A Qiskit pattern is a general framework for breaking down domain-specific problems and contextualizing required capabilities in stages. This allows for the seamless composability of new capabilities developed by IBM Quantum™ researchers (and others) and enables a future in which quantum computing tasks are performed by powerful heterogenous (CPU/GPU/QPU) computing infrastructure. Blocks or groups of blocks perform the steps of a pattern, with the Qiskit SDK providing an important foundational layer, supported by other tools or services developed by IBM Quantum or the quantum open-source community. Qiskit patterns allow domain experts to specify a problem and compose the tooling (blocks) that achieves a Qiskit pattern. That pattern can then be executed locally, through cloud services, or deployed with Quantum Serverless.

The four steps of a Qiskit pattern are as follows:

All Qiskit pattern steps are shown (Map problem, Optimize for hardware, Execute on hardware, and Post-process results). All steps except 'Execute on hardware' use the Qiskit SDK. Optimizing for hardware additionally uses the Qiskit Transpiler Service.  Executing on hardware uses only the Qiskit Runtime Service.

Each step is detailed in the sections below.


Map problem to quantum circuits and operators

This step describes how a user starts with a classical problem and figures out how to map it to a quantum computer. For example, in applications such as chemistry and quantum simulation, this step generally involves constructing a quantum circuit representing the Hamiltonian you are attempting to solve. During this step, for certain problems, it might also be desirable to specify the mapping of the problem onto qubits in the heavy-hex (or gross) lattice of IBM;reg; hardware from the outset if the structure of the problem lends itself to optimization earlier. It is also worth considering at this point what the outcome of the particular algorithm will be in preparation for the later execute step - for example, if the desired outcome involves inferring correlation functions using Hadamard tests, you might prepare to use Sampler, whereas specifying observables would use the Estimator and could provide many error mitigation options.

The output of this step is normally a collection of circuits or quantum operators that can be optimized for hardware in the next step.


Optimize for target hardware

In this step you take the abstract circuits (or operators) produced from the map step and perform a series of optimizations on them. This can include mapping the route and layout of the circuit to physical qubit hardware, converting to basis gates of the hardware, and reducing the number of operations, all designed to optimize the likelihood of success in the later execute step. At this point you might also wish to test out your circuits with a simulator before executing on real hardware in the next step.

During this step, abstract circuits must be transpiled to Instruction Set Architecture (ISA) circuits. An ISA circuit is one that only consists of gates understood by the target hardware (basis gates), and any multi-qubit gates needed to obey any connectivity constraints (coupling map). Only ISA circuits can be run on IBM hardware using IBM Qiskit Runtime.
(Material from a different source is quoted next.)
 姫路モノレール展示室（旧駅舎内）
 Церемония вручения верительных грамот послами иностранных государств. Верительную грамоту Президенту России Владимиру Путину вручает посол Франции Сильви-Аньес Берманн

Execute on target hardware

This step involves running your circuits on hardware and produces the outputs of the quantum computation. The ISA circuits produced in the previous step can be executed using either a Sampler or Estimator primitive from Qiskit Runtime, initialized locally on your computer or from a cluster or other heterogeneous compute environment. These can be executed in a Batch, which allows parallel transpilation for classical computational efficiency - or a Session, which allows iterative tasks to be implemented efficiently without queuing delays. During this step, there is also the option to configure certain error suppression and mitigation techniques provided by Qiskit Runtime.

Depending on whether you are using the Sampler or Estimator primitive, the outcome of this step will be different. If using the Sampler, the output will be per-shot measurements in the form of bitstrings. If using the Estimator, the output will be expectation values of observables corresponding to physical quantities or cost functions.


Post-process results

This final step involves stitching the outputs from the prior step back together to obtain the desired result. This can involve a range of classical data-processing steps such as visualizing results, readout error mitigation techniques, marginalizing quasi-probability distributions to ascertain results on smaller sets of qubits, or post-selection on inherent properties of the problem, such as total spin, parity, or particle conservation by removing unphysical observables.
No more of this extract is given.